A question or two on the LF extension you were discussing...

Wikipedia says that the lowest note on a pipe organ is 8 Hz though "if acoustic combination counts, the lowest note is CCCCC, which is 4 Hz." (Not sure exactly what that means so I have more reading to do. ) What is your target range? When do you miss getting down to 10 Hz: music, movies, both?

A timely topic as a sub upgrade may be in my future.
A couple of things one needs to consider, in my opinion.

-Electronic equipment in these extreme registers is not flat and there is often an acoustic dropoff as a result. If ultimate extension is what you strive for, measurements of each piece of the chain will be needed. This includes your calibration microphone.

-I wouldn't worry too much about pipe organs, since acoustical recordings will have these filtered out either intentionally, or accidental by the same reason as I noted in my previous paragraph

-Synthetic infracontent is present however in a good number of movies (and certain electronic music). Some of it intentional, some of it perhaps by accident (no high pass filter + subs that simply won't produce the content during the mix)

-Take into account your room. A solid concrete floor is much less susceptible to infrasounds than a decoupled wooden floor for instance. Then there is the 'whole body ripple' effect which is more subtle. The former is, to me, noticeable down to 10Hz and perhaps below depending how the floor/seating gets excited by these low frequencies. The latter as I said, to me, is more subtle and would require either a strong boost at these low frequencies, or very high listening levels, to be more present which seem to center around the 30Hz range.

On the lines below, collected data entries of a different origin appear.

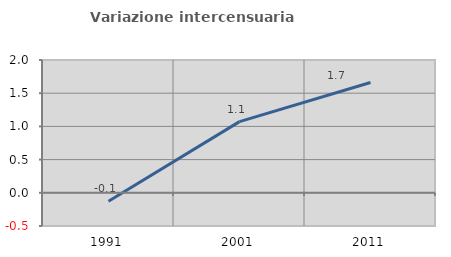
| Category | Variazione intercensuaria annua |
|---|---|
| 1991.0 | -0.128 |
| 2001.0 | 1.072 |
| 2011.0 | 1.662 |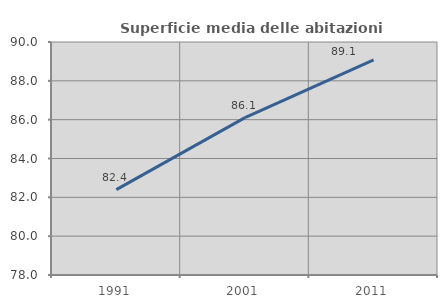
| Category | Superficie media delle abitazioni occupate |
|---|---|
| 1991.0 | 82.396 |
| 2001.0 | 86.103 |
| 2011.0 | 89.077 |

I feel that for my to-be-built room, a smaller sub in each corner of the room, which should still give me a 12dB efficiency boost in the low bass, with one or two tactile transducers (which are specifically designed to produce what their name implies) added should provide the experience I'm after. By further decoupling the seating, it should keep nuisance (which infrasounds definitely bring) to a minimum.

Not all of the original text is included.